Instructions for the task –
Could you restate, exactly and with nothing added, the lines from the start of the data through the line that holds "Gert Londemann (1718-1773), dansk", leaving the pictures out?

Material for this exercise –

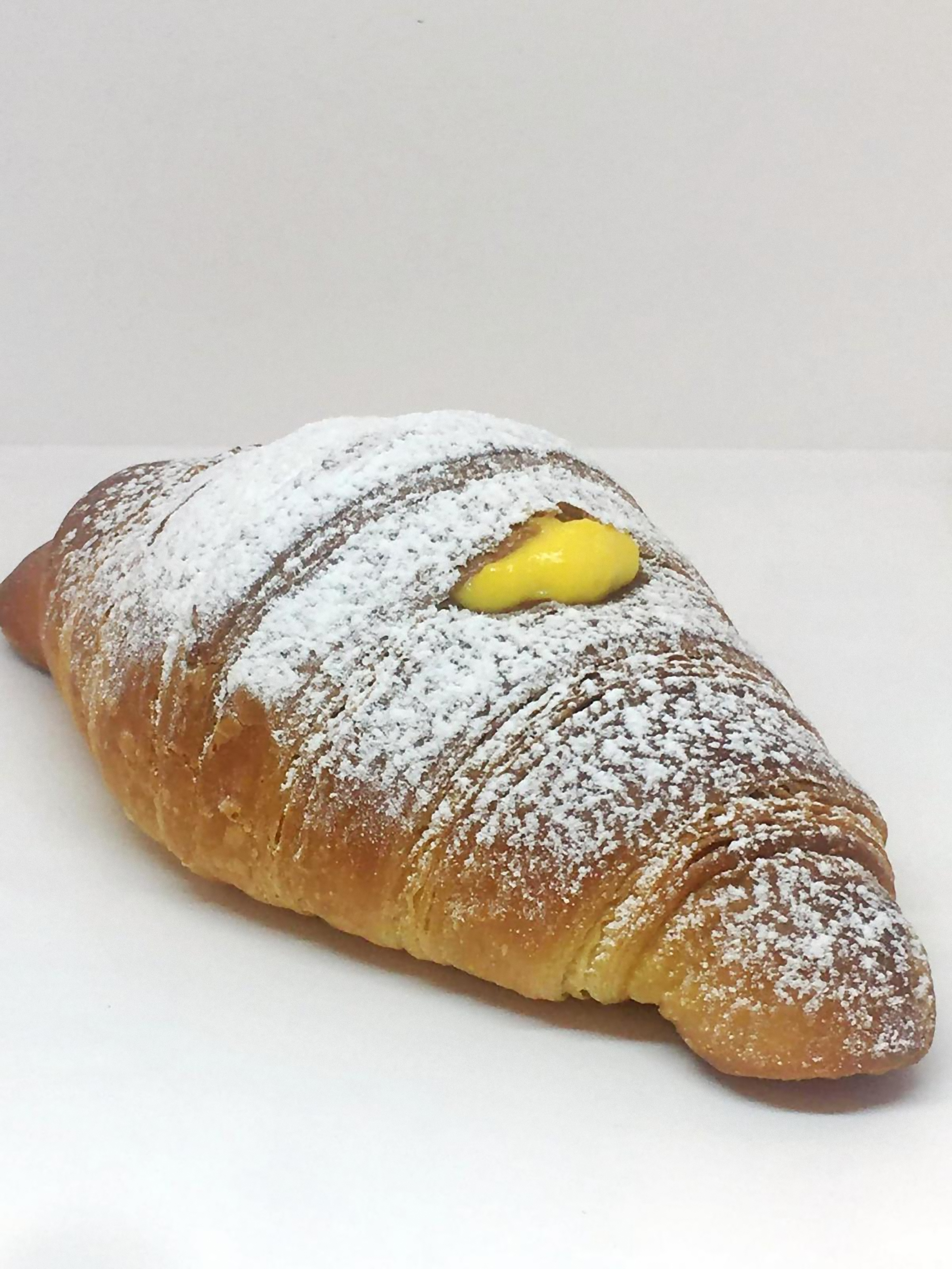 Cornetto con la crema
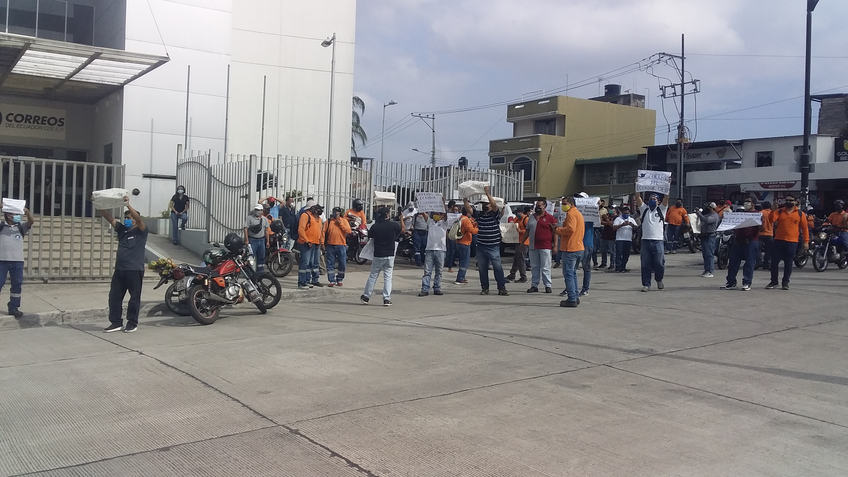 protestas de trabajadores de la empresa Correos del Ecuador
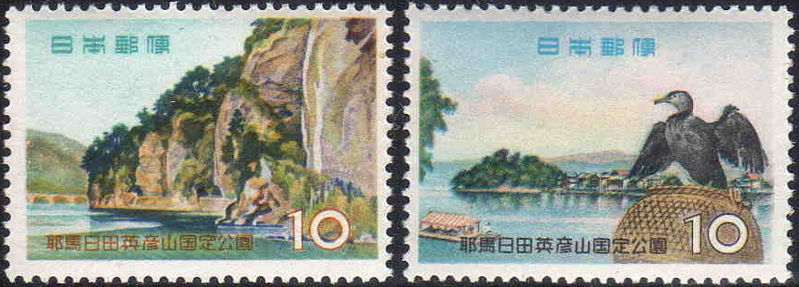 日本国郵政省が1959年に発行した耶馬日田英彦山国定公園を描く切手2種
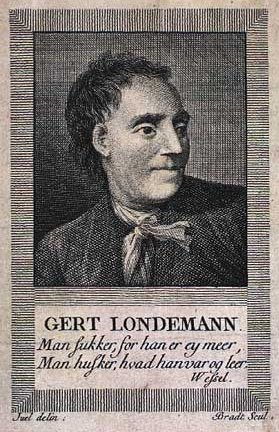 Gert Londemann (1718-1773), dansk skuespiller. Digt af Johan Herman Wessel, 1784, med teksten:Man sukker, for han er ey meer, Man husker hvad han var, og leer.
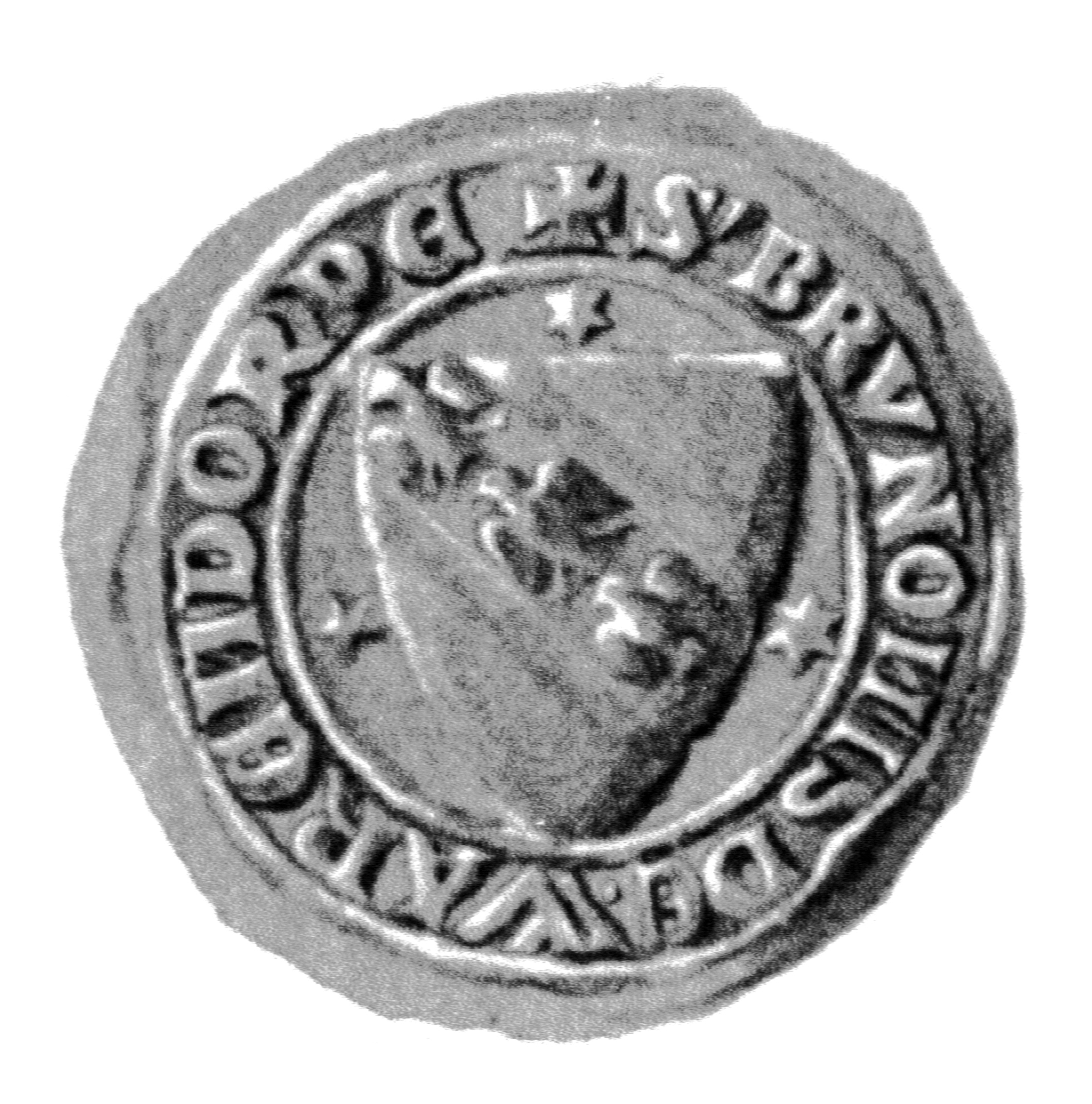 Siegel des Ratsmannes Bruno Warendorp. Das Siegel stammt aus der Zeit um 1408. Siehe Emil Ferdinand Fehling: Lübeckische Ratslinie, Nr. 396 (Bruno Warendorp).

Answer space –
 Cornetto con la crema
 protestas de trabajadores de la empresa Correos del Ecuador
 日本国郵政省が1959年に発行した耶馬日田英彦山国定公園を描く切手2種
 Gert Londemann (1718-1773), dansk skuespiller. Digt af Johan Herman Wessel, 1784, med teksten:Man sukker, for han er ey meer, Man husker hvad han var, og leer.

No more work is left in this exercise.